SUPPLIED INFORMATION
BEGIN

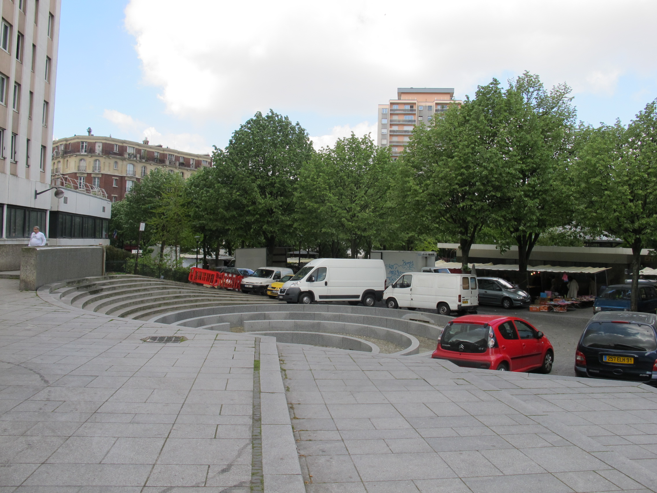 Place des Fêtes, Paris
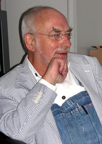 Peter Lustig in Mainz, Pressekonferenz 25 Jahre Löwenzahn
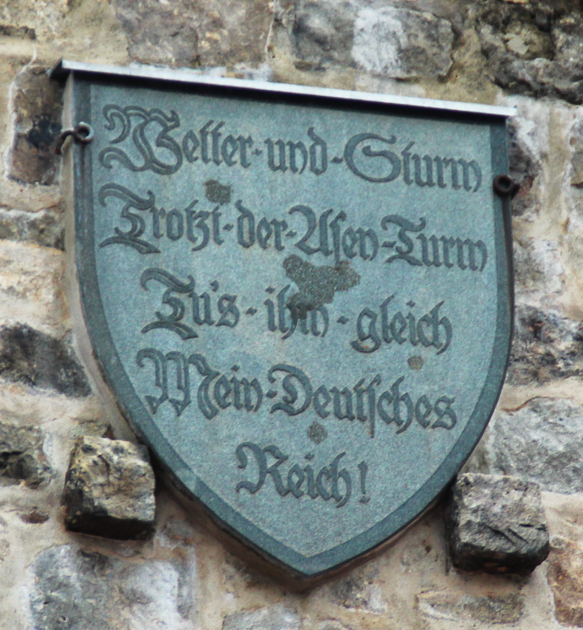 Schild am Asenturm (Ochsenkopf)
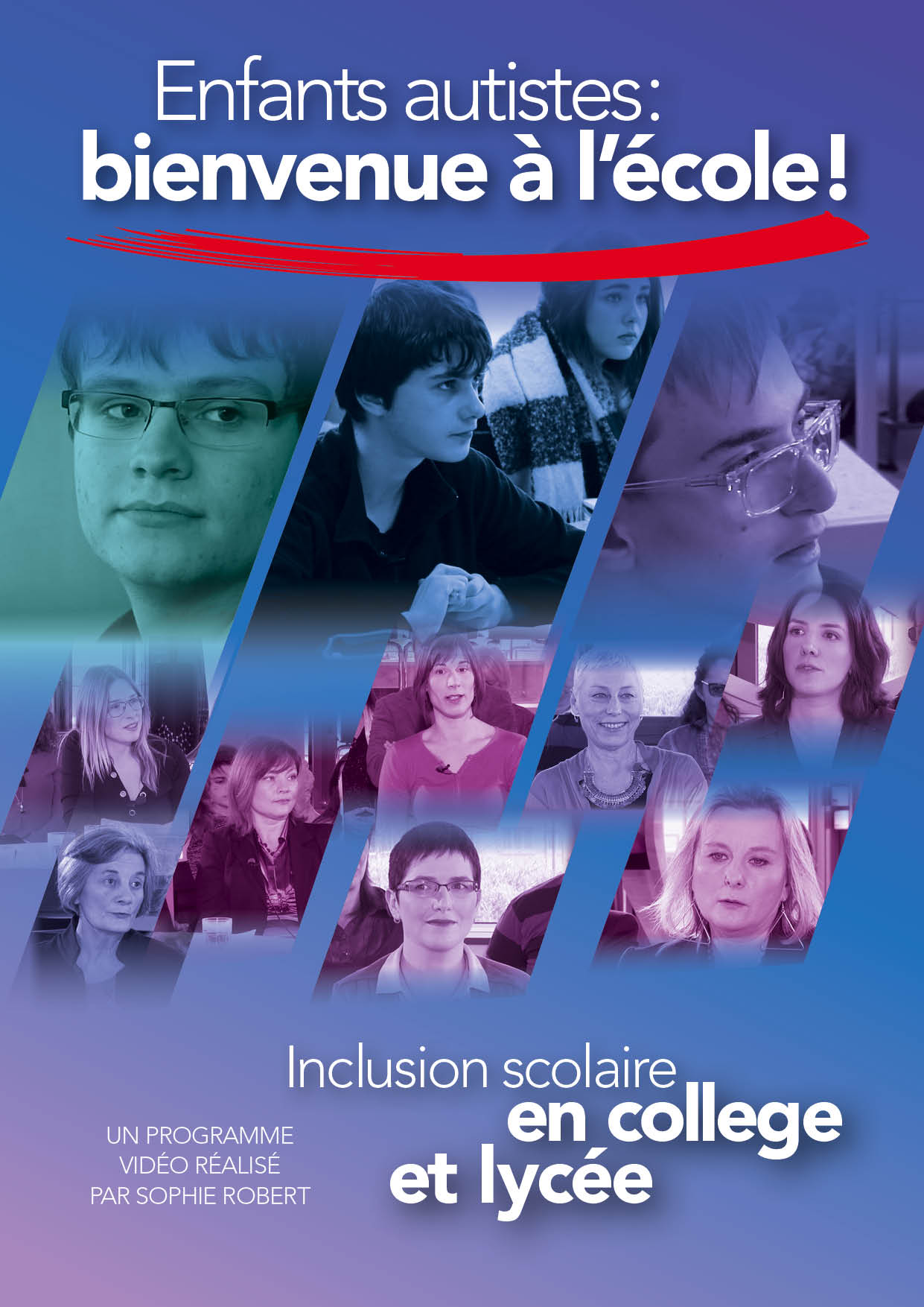 Affiche du programme vidéo réalisé par Sophie Robert sur l'inclusion scolaire des enfants autistes. La présente affiche se rapporte le volet 2 de la série "Enfants autistes: bienvenue à l'école", consacré à l'inclusion scolaire au collège et au lycée.

END

Everything in the listing should be copied exactly, apart from the images it holds.

 Place des Fêtes, Paris
 Peter Lustig in Mainz, Pressekonferenz 25 Jahre Löwenzahn
 Schild am Asenturm (Ochsenkopf)
 Affiche du programme vidéo réalisé par Sophie Robert sur l'inclusion scolaire des enfants autistes. La présente affiche se rapporte le volet 2 de la série "Enfants autistes: bienvenue à l'école", consacré à l'inclusion scolaire au collège et au lycée.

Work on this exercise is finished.